Work request: When you have gone through the records, report how many lines include "Category", giving the number and nothing more.

Saved data entries:
= Beginning of Section =
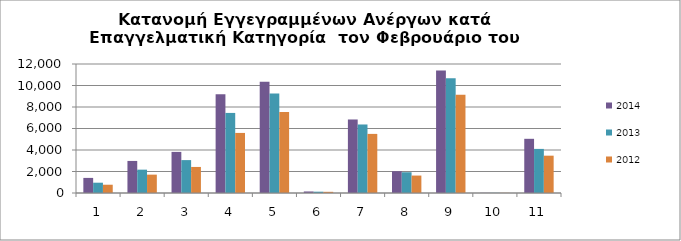
| Category | 2014 | 2013 | 2012 |
|---|---|---|---|
| 1.0 | 1404 | 958 | 770 |
| 2.0 | 2982 | 2171 | 1708 |
| 3.0 | 3824 | 3061 | 2423 |
| 4.0 | 9176 | 7449 | 5588 |
| 5.0 | 10354 | 9256 | 7537 |
| 6.0 | 143 | 122 | 110 |
| 7.0 | 6839 | 6374 | 5498 |
| 8.0 | 2029 | 1932 | 1622 |
| 9.0 | 11396 | 10668 | 9133 |
| 10.0 | 16 | 16 | 13 |
| 11.0 | 5041 | 4102 | 3472 |
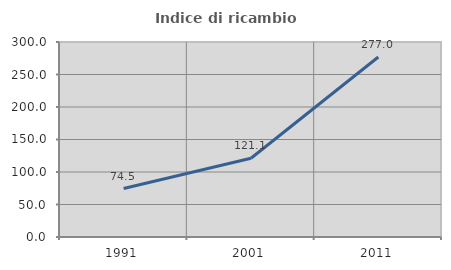
| Category | Indice di ricambio occupazionale  |
|---|---|
| 1991.0 | 74.501 |
| 2001.0 | 121.116 |
| 2011.0 | 276.97 |
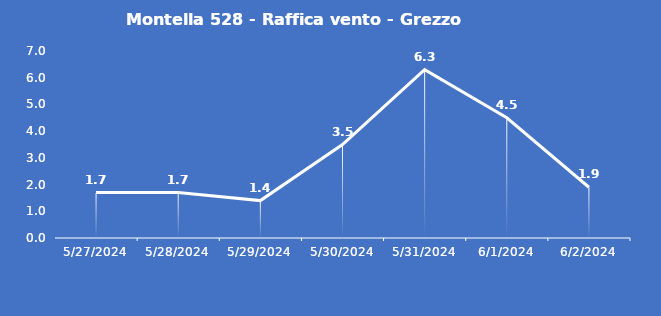
| Category | Montella 528 - Raffica vento - Grezzo (m/s) |
|---|---|
| 5/27/24 | 1.7 |
| 5/28/24 | 1.7 |
| 5/29/24 | 1.4 |
| 5/30/24 | 3.5 |
| 5/31/24 | 6.3 |
| 6/1/24 | 4.5 |
| 6/2/24 | 1.9 |
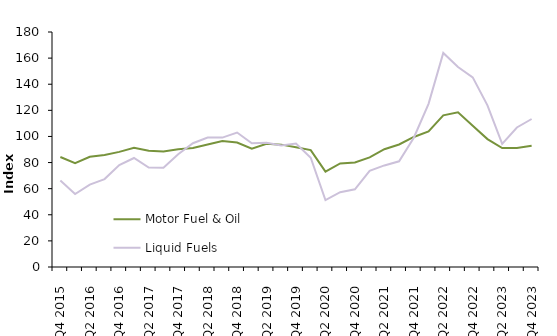
| Category | Motor Fuel & Oil | Liquid Fuels |
|---|---|---|
| Q4 2015 | 84.226 | 66.229 |
| Q1 2016 | 79.583 | 55.844 |
| Q2 2016 | 84.466 | 63.127 |
| Q3 2016 | 85.819 | 67.331 |
| Q4 2016 | 88.193 | 78.144 |
| Q1 2017 | 91.399 | 83.508 |
| Q2 2017 | 89.012 | 76.202 |
| Q3 2017 | 88.493 | 76.05 |
| Q4 2017 | 90.202 | 86.405 |
| Q1 2018 | 91.195 | 94.814 |
| Q2 2018 | 93.898 | 99.179 |
| Q3 2018 | 96.5 | 99.102 |
| Q4 2018 | 95.389 | 102.971 |
| Q1 2019 | 90.59 | 94.736 |
| Q2 2019 | 94.365 | 95.239 |
| Q3 2019 | 93.732 | 93.16 |
| Q4 2019 | 91.798 | 94.617 |
| Q1 2020 | 89.535 | 83.729 |
| Q2 2020 | 73.093 | 51.246 |
| Q3 2020 | 79.348 | 57.272 |
| Q4 2020 | 80.041 | 59.496 |
| Q1 2021 | 83.922 | 73.637 |
| Q2 2021 | 90.248 | 77.806 |
| Q3 2021 | 93.861 | 80.966 |
| Q4 2021 | 99.607 | 98.995 |
| Q1 2022 | 103.852 | 124.967 |
| Q2 2022 | 116.173 | 163.975 |
| Q3 2022 | 118.512 | 153.15 |
| Q4 2022 | 108.187 | 145.278 |
| Q1 2023 | 97.987 | 123.771 |
| Q2 2023 | 91.061 | 94.288 |
| Q3 2023 | 91.188 | 106.864 |
| Q4 2023 | 92.88 | 113.356 |
= End of Section =
Completed exercise: 4